[EXERCISE AIM]
Two lines in the data below mark the range: the one with "organism: Arabidopsis thaliana" and the one with "sample: Cortical neurons". Return both, along with every line between them, exactly.

[DATA PROVIDED]
'''

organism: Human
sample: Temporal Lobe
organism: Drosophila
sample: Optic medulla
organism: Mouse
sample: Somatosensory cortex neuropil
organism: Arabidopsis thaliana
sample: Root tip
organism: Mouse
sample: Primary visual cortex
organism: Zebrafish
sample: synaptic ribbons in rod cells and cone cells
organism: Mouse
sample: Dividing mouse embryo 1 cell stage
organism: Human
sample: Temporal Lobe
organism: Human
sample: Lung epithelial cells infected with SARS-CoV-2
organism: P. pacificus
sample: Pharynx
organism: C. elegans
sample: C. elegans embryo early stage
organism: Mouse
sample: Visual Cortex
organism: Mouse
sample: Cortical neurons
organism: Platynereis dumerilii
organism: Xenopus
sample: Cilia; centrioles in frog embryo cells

'''
'''

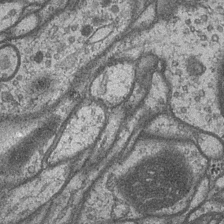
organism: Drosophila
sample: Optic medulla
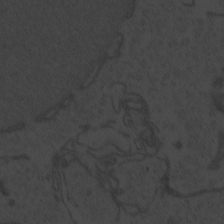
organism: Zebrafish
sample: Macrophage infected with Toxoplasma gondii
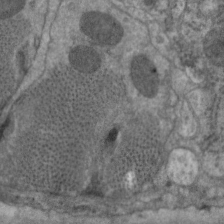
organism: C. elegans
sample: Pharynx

'''
'''

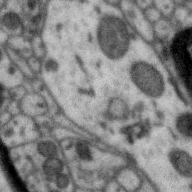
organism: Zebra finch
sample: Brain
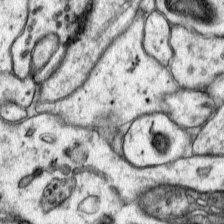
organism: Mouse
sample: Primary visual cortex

'''

[FINISHED EXERCISE]
organism: Arabidopsis thaliana
sample: Root tip
organism: Mouse
sample: Primary visual cortex
organism: Zebrafish
sample: synaptic ribbons in rod cells and cone cells
organism: Mouse
sample: Dividing mouse embryo 1 cell stage
organism: Human
sample: Temporal Lobe
organism: Human
sample: Lung epithelial cells infected with SARS-CoV-2
organism: P. pacificus
sample: Pharynx
organism: C. elegans
sample: C. elegans embryo early stage
organism: Mouse
sample: Visual Cortex
organism: Mouse
sample: Cortical neurons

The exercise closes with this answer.